Я хмыкнул и ответил фразой из анекдота:
– Кушать да, а так – нет.
– Понятно… А как вы относитесь к гипотезе множественности миров?
– «Множественности» – это типа параллельных, что ли? В принципе – никак. Хотя о ней слышал. И даже фильм смотрел. Вон, на прошлой неделе новый сериал показывали, «Зазеркалье» называется. О том, как группа американских ученых бегает по тем самым «параллелям» и влипает в неприятности. А к чему это вы спросили?
Игорь Михайлович отставил свою посудину, повздыхал и, махнув рукой, словно отметая какие-то сомнения, начал свой рассказ.
Оказывается, очень давно, еще в прошлом веке, в так называемом закрытом городе Радужный-2, расположенном во Владимирской области, велись исследования, в том числе и по поводу параллельных миров. А сосед был одним из руководителей лаборатории, занимавшейся данным вопросом. Все у них было совершенно по-взрослому. И строжайшая секретность, и курирование со стороны КГБ, и допуски, по сравнению с которыми мой допуск – это просто детский лепет. Был даже практически настоящий коммунизм в отдельно взятом городе. Только вот результатов не было. Кроме множества теорий и сотен неудачных экспериментов – совершенно ничего. А в 1990 году в Аркаиме археологи нашли, как выразился Сосновский, – «прелюбопытнейший артефакт».

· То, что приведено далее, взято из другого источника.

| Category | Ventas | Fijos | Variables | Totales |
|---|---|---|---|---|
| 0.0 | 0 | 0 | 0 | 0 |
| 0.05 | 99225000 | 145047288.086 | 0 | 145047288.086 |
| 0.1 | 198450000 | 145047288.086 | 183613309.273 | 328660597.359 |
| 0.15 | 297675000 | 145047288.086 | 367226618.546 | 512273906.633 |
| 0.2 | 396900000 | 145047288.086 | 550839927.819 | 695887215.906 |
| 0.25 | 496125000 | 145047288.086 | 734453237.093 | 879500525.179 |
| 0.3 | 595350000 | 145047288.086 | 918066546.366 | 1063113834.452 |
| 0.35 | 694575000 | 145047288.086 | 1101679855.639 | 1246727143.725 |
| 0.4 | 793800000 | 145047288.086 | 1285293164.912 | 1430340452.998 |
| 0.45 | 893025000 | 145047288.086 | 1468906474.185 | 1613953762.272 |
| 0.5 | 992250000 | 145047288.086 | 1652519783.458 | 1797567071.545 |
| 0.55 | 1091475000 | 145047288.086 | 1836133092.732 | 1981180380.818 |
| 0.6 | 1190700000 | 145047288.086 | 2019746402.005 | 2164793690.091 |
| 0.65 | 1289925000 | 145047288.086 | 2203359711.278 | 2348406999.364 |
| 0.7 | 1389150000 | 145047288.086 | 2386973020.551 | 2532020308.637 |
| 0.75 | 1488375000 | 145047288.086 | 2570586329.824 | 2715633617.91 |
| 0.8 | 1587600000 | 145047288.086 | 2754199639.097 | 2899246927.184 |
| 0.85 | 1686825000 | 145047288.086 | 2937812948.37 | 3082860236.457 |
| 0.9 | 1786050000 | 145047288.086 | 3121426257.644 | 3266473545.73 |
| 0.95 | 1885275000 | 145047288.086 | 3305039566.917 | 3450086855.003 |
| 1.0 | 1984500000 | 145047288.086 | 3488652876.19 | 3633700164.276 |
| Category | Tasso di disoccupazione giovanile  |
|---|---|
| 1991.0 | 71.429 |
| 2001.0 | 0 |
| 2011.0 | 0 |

М-да… слово «артефакт» у меня прочно ассоциировалось исключительно с компьютерными игрушками, но с «профессора» станется обозвать так все что угодно. Да и честно говоря, я не очень-то поверил в его рассказ. У людей, даже очень умных, к старости так бывает… Как бы это сказать? В общем, они слегка клинят. Кто на чем. Игорь Михайлович, похоже, находясь столько лет в одиночестве, поймал бзик на утверждении собственной значимости. Дескать, это я сейчас старый и больной, а вот ра-а-а-ньше – ух! Был кум королю, сват министру! Ну и для большей убедительности принялся рассказывать сказку о закрытом исследовательском центре. Зачем это ему надо – непонятно. А сейчас даже мне стало неудобно от подобных речей, поэтому, не заостряя вопрос на конкретизации находки и желая уберечь собеседника от «потери лица», спросил другое:
– А что такое Аркаим? Город или страна? Да и вообще – название какое-то нерусское. Небось, где-то на Тибете находится?
Сосновский недоуменно посмотрел на меня и крякнул:
– Сергей, ну нельзя же настолько не интересоваться окружающим миром! Это ведь археологическое открытие, сравнимое по значимости с находкой Шлиманом Трои! Знайте: Аркаим – это именно город. И найден он не где-то на Тибете, а у нас, в Челябинской области, в восемьдесят седьмом году прошлого века, при строительстве гидроузла.
Странно… Про этот город я действительно что-то слышал. Но как у «профа» интересно выходит реальность с выдумкой смешивать. А! Я, кажется, понял, к чему он все сведет! Ну, ну… Ладно, хочется ему поприкалываться над молодым собеседником, пусть себе. Тем более что уж в чем, в чем, а как рассказчик сосед кому хочешь фору даст…
А Игорь Михайлович, видно удовлетворенный моим подбадривающим кивком, вздохнул и, сказав, что не это главное, продолжил рассказ.
В общем, по его словам, археологи нашли, а гэбэшники приволокли в Радужный какую-то хреновину, похожую на турник. Сделана эта штука была из очень хитрого сплава, который для тех времен был просто невозможен. Ученые резво взялись ее обследовать, но, кроме странности металла, она их работе ничем не помогла. Поначалу. А потом случился прорыв. Точнее, то, что было принято за прорыв – когда при определенном воздействии подключенные к объекту приборы стали выдавать весьма любопытные характеристики. Только дальше этих необычных характеристик дело не сдвинулось. Но объект был признан особо перспективным и его принялись ковырять с утроенной энергией. Работали очень плотно, до самого конца, который наступил в 1993 году…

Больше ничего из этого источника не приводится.